Securities Law & Instruments

Headnote

National Policy 11-203 Process for Exemptive Relief Applications in Multiple Jurisdictions -- Approval of investment fund merger -- approval required because merger does not meet the criteria for pre-approved reorganizations and transfers -- a reasonable person may not consider the Funds to have substantially similar fundamental investment objectives -- merger will not be a "qualifying exchange" or a tax-deferred transaction under the Income Tax Act -- merger to otherwise comply with pre-approval criteria, including securityholder vote and IRC approval -- securityholders provided with timely and adequate disclosure regarding the merger -- National Instrument 81-102 Investment Funds.

Applicable Legislative Provisions

National Instrument 81-102 Investment Funds, ss. 5.5(1)(b), 5.6(1), and 19.1.

January 31, 2020

IN THE MATTER OF THE SECURITIES LEGISLATION OF ONTARIO (the Jurisdiction) AND IN THE MATTER OF THE PROCESS FOR EXEMPTIVE RELIEF APPLICATIONS IN MULTIPLE JURISDICTIONS AND IN THE MATTER OF HORIZONS ETFS MANAGEMENT (CANADA) INC. (the Filer) AND HORIZONS EMERGING MARIJUANA GROWERS INDEX ETF (the Terminating Fund)

DECISION

Background

The principal regulator in the Jurisdiction has received an application from the Filer on behalf of the Terminating Fund for a decision under the securities legislation of the Jurisdiction (the Legislation) approving the proposed merger (the Merger) of the Terminating Fund into Horizons US Marijuana Index ETF (the Continuing Fund and, together with the Terminating Fund, the Funds) pursuant to paragraph 5.5(1)(b) of National Instrument 81-102 Investment Funds (NI 81-102) (the Merger Approval).

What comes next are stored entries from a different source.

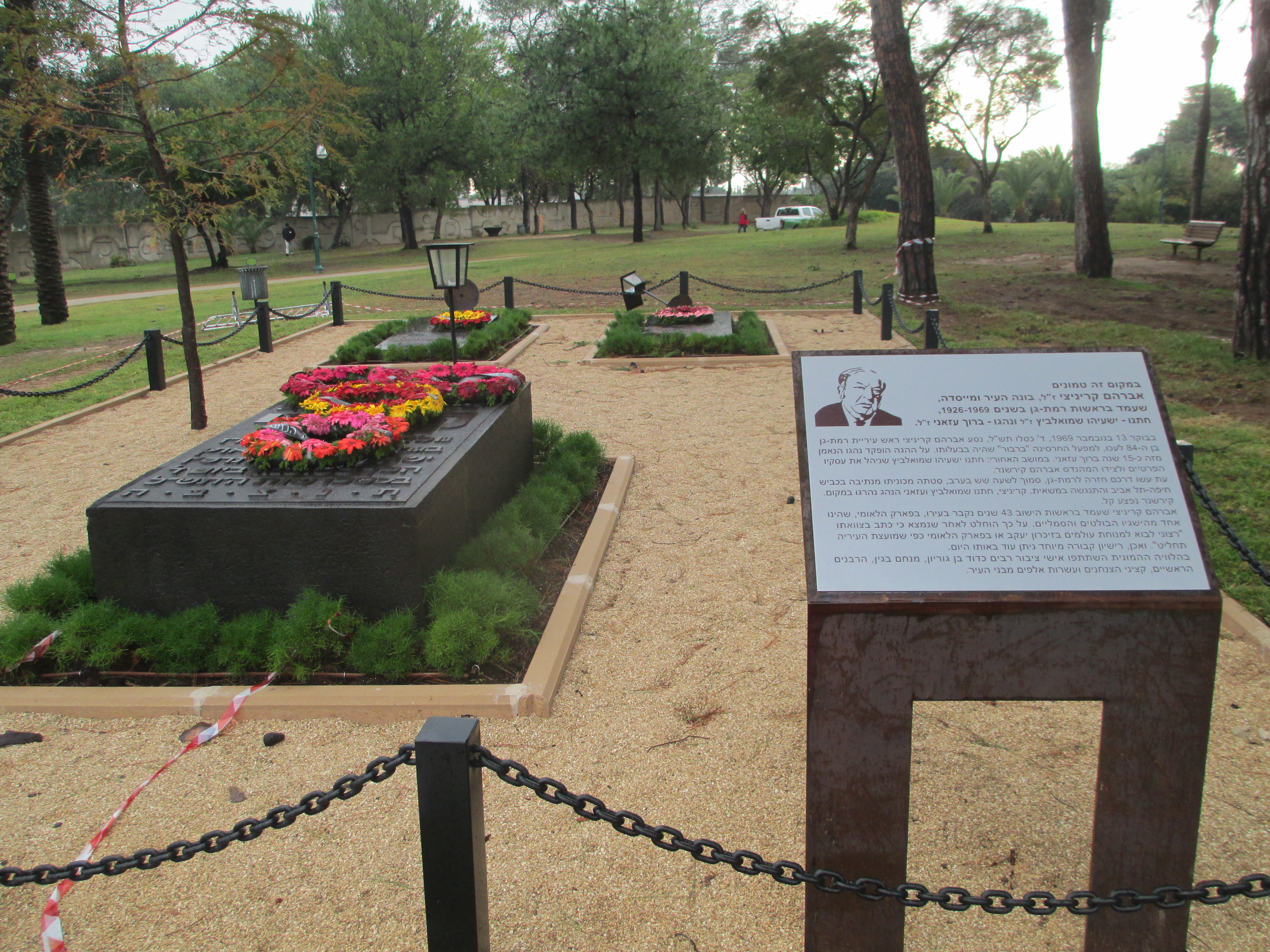 חלקת הקבר של אברהם קריניצי, נהגו וחתנו, בפארק הלאומי ברמת גן
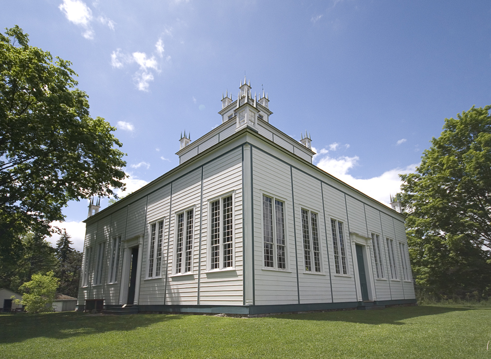 sharon-02
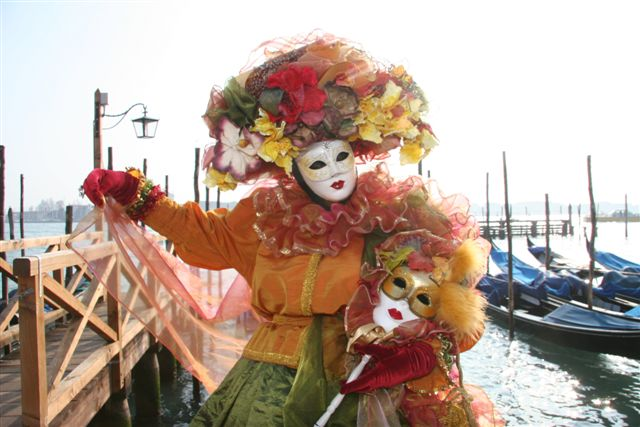 Maschere al Carnevale di Venezia 2008

Under the Process for Exemptive Relief Applications in Multiple Jurisdictions (for a passport application):

1. the Ontario Securities Commission is the principal regulator for this application; and

2. the Filer has provided notice that paragraph 4.7(1)(c) of Multilateral Instrument 11-102 Passport System (MI 11-102) is intended to be relied upon in all of the provinces and territories of Canada other than the Jurisdiction (together with the Jurisdiction, the Jurisdictions).

Interpretation

Terms defined in National Instrument 14-101 Definitions and MI 11-102 have the same meaning if used in this decision, unless otherwise defined.

Representations

This decision is based on the following facts represented by the Filer:

The Filer and the Funds

3. The Filer is registered as (a) an investment fund manager in Newfoundland and Labrador, Ontario and Québec, (b) a portfolio manager in Alberta, British Columbia, Ontario and Québec (c) a dealer in the category of exempt market dealer in Alberta, British Columbia, Manitoba, New Brunswick, Newfoundland and Labrador, Nova Scotia, Ontario, Prince Edward Island, Québec and Saskatchewan, (d) a commodity trading adviser in Ontario and (e) a commodity trading manager in Ontario.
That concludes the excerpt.